Noi ci crediamo. Siamo una delle attività storiche di Piana e a gestione familiare. I nostri dipendenti sono parte della nostra famiglia per il rispetto e l’affetto che ci legano e non smetteremo mai di ringraziarli per il sostegno e il coraggio che in questi lunghi 14 mesi ci hanno dato. Ed è per loro e per la nostra affezionata clientela che abbiamo l’obbligo di crederci per ripartire più forti di prima!
Secondo Enza Candela, titolare del Bar Elena, “La pandemia rappresenta la distruzione perché da un anno lavoriamo a stento. Lo stato non ci ha aiutati, anche se versiamo un casino di tasse.
Per l’estate sperate in un cambiamento?
Sì, ma con questi orari mi sa che sarà peggio dell’inverno. Mi auguro di no, ma non la vedo rose e fiori.
Pippo Schirò, del Bar La Rotonda, vede la pandemia come “Una batosta che nessun ammortizzatore messo in atto dallo stato potrà mai risanare. Nel particolare l’assenza dei flussi turistici domenicali e festivi hanno contribuito in maniera significativa alla crisi del nostro settore a Piana che comunque era già colpita dall’emigrazione giovanile che rappresentava buona parte del bacino d’utenza del nostro settore. Mario, come tutti sappiamo i dispositivi di protezione, comunque sempre disponibili nei nostri locali, non sono sufficienti e lo si è visto nella curva dei contagi che in Italia rimane sempre e comunque molto alta.

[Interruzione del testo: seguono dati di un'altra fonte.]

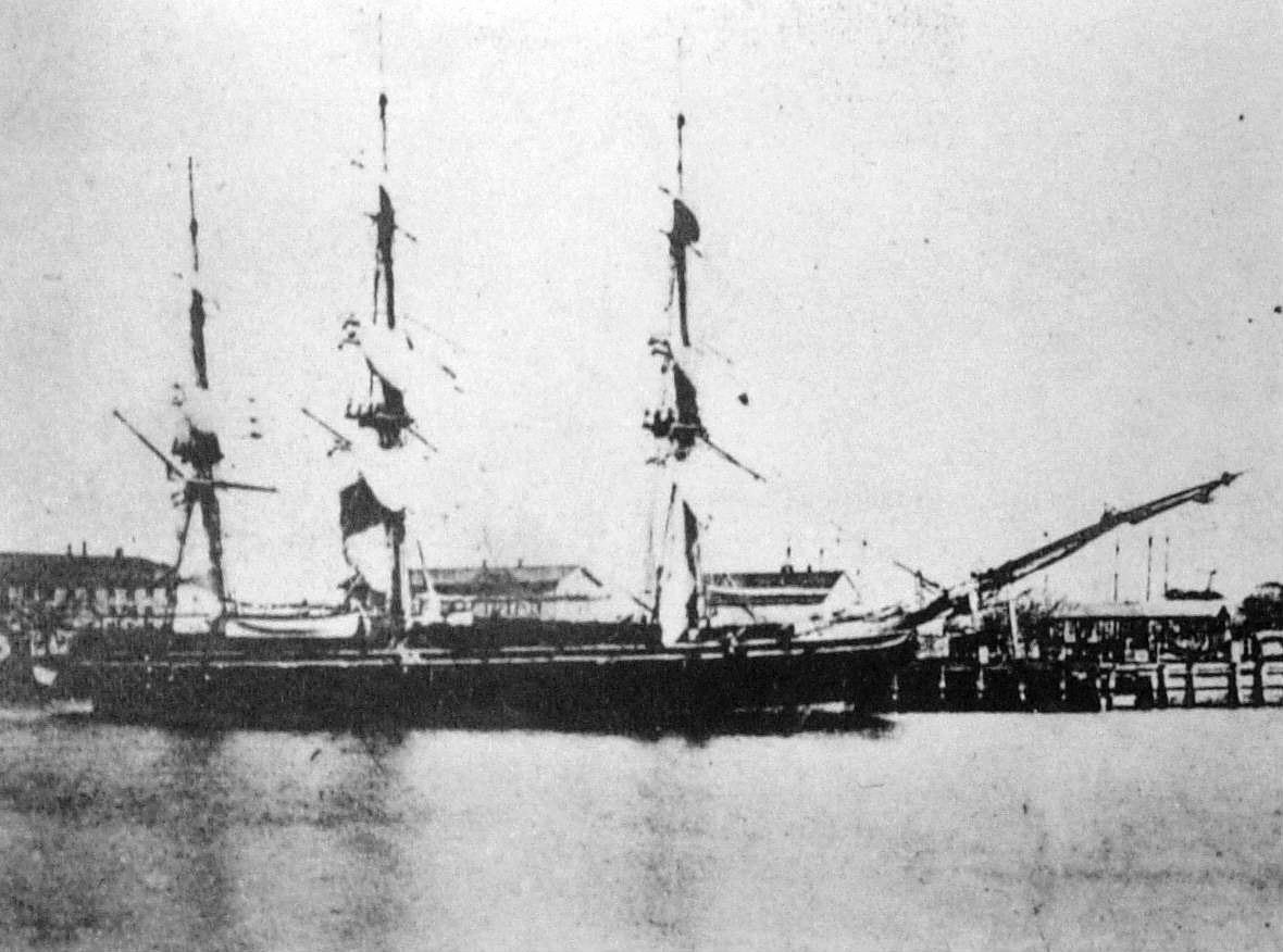 a ship kurofune サラトガ号 (Se Ra To Ga- USS Saratoga) 黒船

Cosa vi aspettate nel futuro prossimo?
Non ci aspettiamo che cambi molto rispetto alla scorsa estate. Ma confidiamo nel vaccino e nel senso di responsabilità del governo che si dovrebbe impegnare in maniera più concreta per aiutare tutte le categorie maggiormente colpite da questa crisi sanitaria e di conseguenza economica.
Giorgio Clesceri della Pasticceria Clesceri, all’inizio pensava che la situazione fosse relativa a “un periodo passeggero; poi, con il passare del tempo, abbiamo cominciato a risentire delle attività chiuse. Adesso credo che sia un accanimento verso le nostre categorie.
A marzo-aprile, con il governo precedente, abbiamo ricevuto dei “diciamo” sussidi; con la riapertura ci siamo attrezzati con dispositivi che potessero, e possono ancora oggi, dare sicurezza a noi e alla nostra clientela.
Sono bastati i dispositivi di protezione?
Credo siano bastati e continueremo a rispettare le regole come abbiamo sempre fatto.
Cosa spera per il futuro?
Credo, e spero, che il futuro possa essere un ritorno al benessere e alla normalità. Anche se in questo momento la priorità rimane la salute di ogni singolo cittadino.